● TASK
Return the data below unaltered, but strip out the pictures.

Top of SUPPLIED DATA

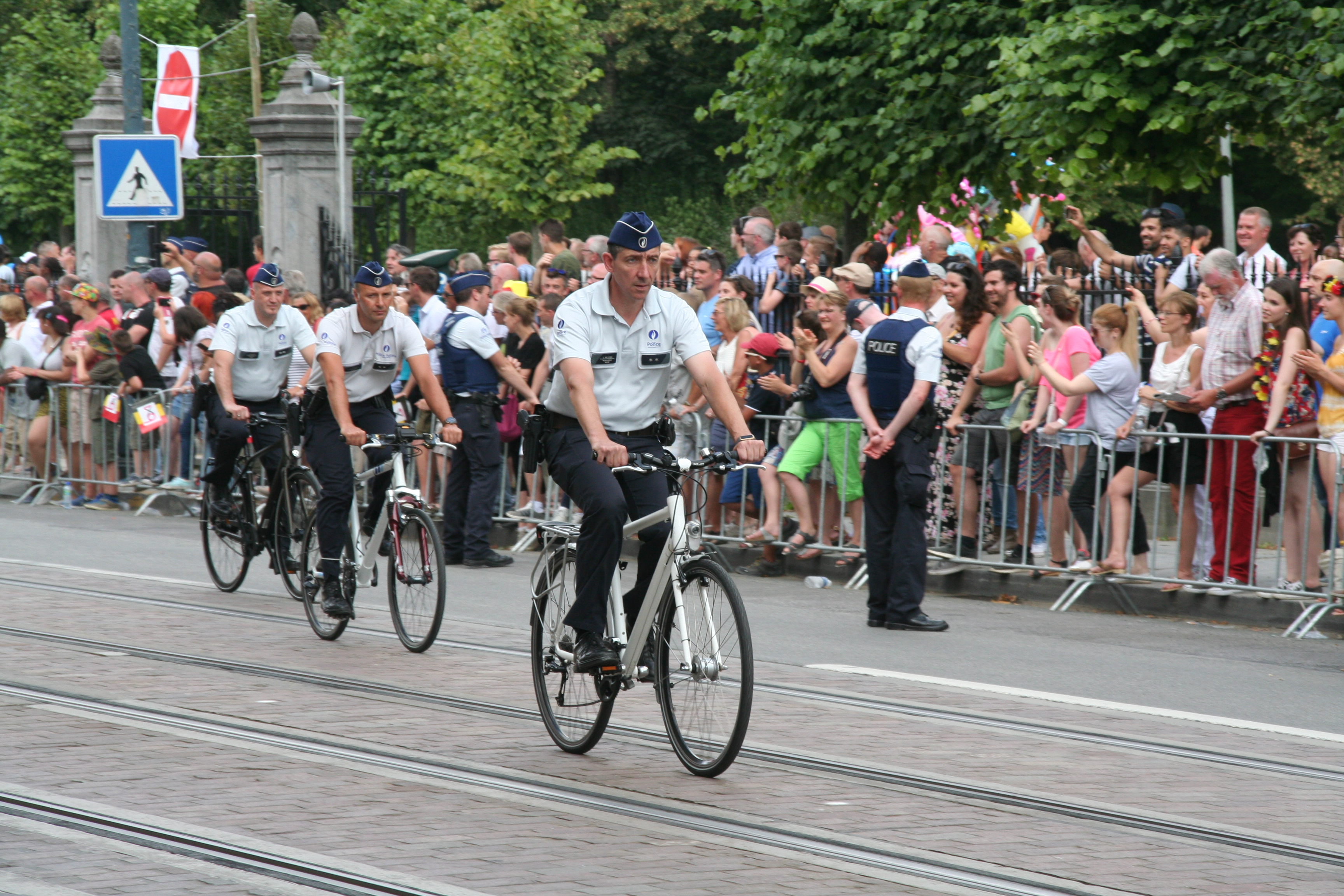 Fête nationale belge à Bruxelles le 21 juillet 2016- Policiers belges à vélo - Brigade cycliste
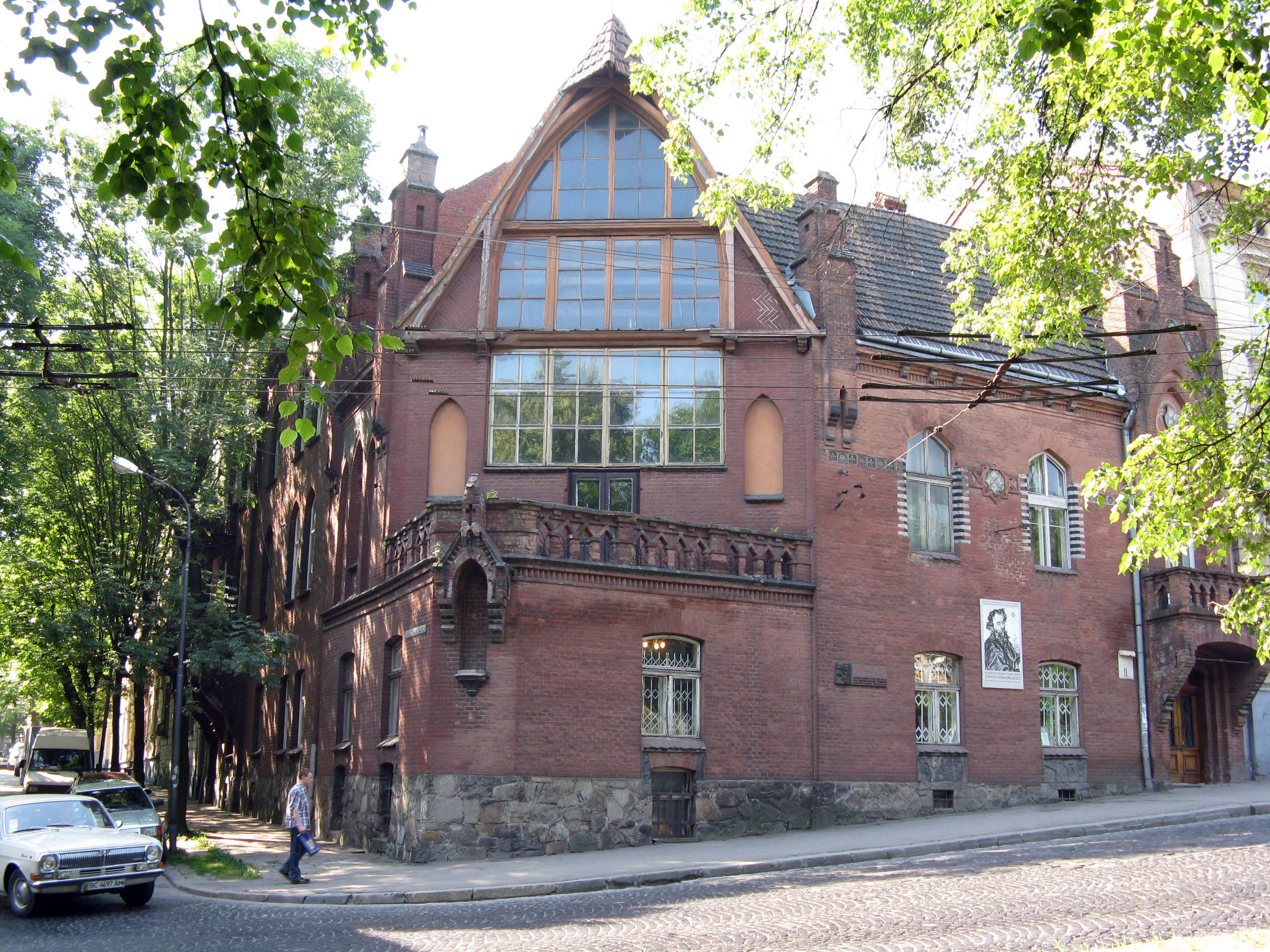 Музей Олекси Новаківського у Львові: У цьому будинку, збудованому на початку 20-го століття, мешкав Олекса Новаківський з родиною. Тепер тут його музей.
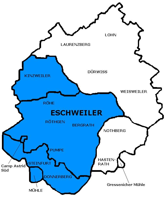 Ewentwicklung1800

Bottom of SUPPLIED DATA

● EXERCISE OUTPUT
 Fête nationale belge à Bruxelles le 21 juillet 2016- Policiers belges à vélo - Brigade cycliste
 Музей Олекси Новаківського у Львові: У цьому будинку, збудованому на початку 20-го століття, мешкав Олекса Новаківський з родиною. Тепер тут його музей.
 Ewentwicklung1800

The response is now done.